-- Records shown follows --

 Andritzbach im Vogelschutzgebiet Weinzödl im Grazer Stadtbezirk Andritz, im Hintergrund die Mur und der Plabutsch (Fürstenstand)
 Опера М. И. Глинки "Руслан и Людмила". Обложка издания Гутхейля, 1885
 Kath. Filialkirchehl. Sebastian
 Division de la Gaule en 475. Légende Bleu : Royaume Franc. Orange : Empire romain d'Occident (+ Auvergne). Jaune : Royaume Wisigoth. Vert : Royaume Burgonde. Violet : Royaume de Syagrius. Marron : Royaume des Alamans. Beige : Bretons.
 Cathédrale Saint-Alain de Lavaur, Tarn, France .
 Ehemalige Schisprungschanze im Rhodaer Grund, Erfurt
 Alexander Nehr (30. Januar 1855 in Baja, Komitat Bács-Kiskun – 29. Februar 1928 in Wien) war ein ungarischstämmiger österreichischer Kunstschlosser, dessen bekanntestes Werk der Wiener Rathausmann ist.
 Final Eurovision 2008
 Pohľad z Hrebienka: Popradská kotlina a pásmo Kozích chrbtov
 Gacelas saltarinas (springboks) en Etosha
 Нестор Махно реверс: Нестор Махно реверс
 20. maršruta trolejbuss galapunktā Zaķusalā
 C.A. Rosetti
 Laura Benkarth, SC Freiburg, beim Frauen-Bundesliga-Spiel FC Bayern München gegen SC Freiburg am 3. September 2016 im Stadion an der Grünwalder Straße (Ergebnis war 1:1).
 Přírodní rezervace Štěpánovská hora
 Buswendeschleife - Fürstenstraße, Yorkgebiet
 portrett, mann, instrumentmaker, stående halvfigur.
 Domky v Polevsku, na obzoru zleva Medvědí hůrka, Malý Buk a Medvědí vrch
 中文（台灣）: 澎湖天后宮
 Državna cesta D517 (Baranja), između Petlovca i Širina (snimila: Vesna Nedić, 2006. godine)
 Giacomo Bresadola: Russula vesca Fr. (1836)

-- Records shown concluded --

◆ Required action: Copy out exactly the lines that begin at the one with "Gacelas saltarinas (springboks) en Etosha" and end at the close of the material above; nothing else belongs in the answer.

◆ Solution for this exercise:
 Gacelas saltarinas (springboks) en Etosha
 Нестор Махно реверс: Нестор Махно реверс
 20. maršruta trolejbuss galapunktā Zaķusalā
 C.A. Rosetti
 Laura Benkarth, SC Freiburg, beim Frauen-Bundesliga-Spiel FC Bayern München gegen SC Freiburg am 3. September 2016 im Stadion an der Grünwalder Straße (Ergebnis war 1:1).
 Přírodní rezervace Štěpánovská hora
 Buswendeschleife - Fürstenstraße, Yorkgebiet
 portrett, mann, instrumentmaker, stående halvfigur.
 Domky v Polevsku, na obzoru zleva Medvědí hůrka, Malý Buk a Medvědí vrch
 中文（台灣）: 澎湖天后宮
 Državna cesta D517 (Baranja), između Petlovca i Širina (snimila: Vesna Nedić, 2006. godine)
 Giacomo Bresadola: Russula vesca Fr. (1836)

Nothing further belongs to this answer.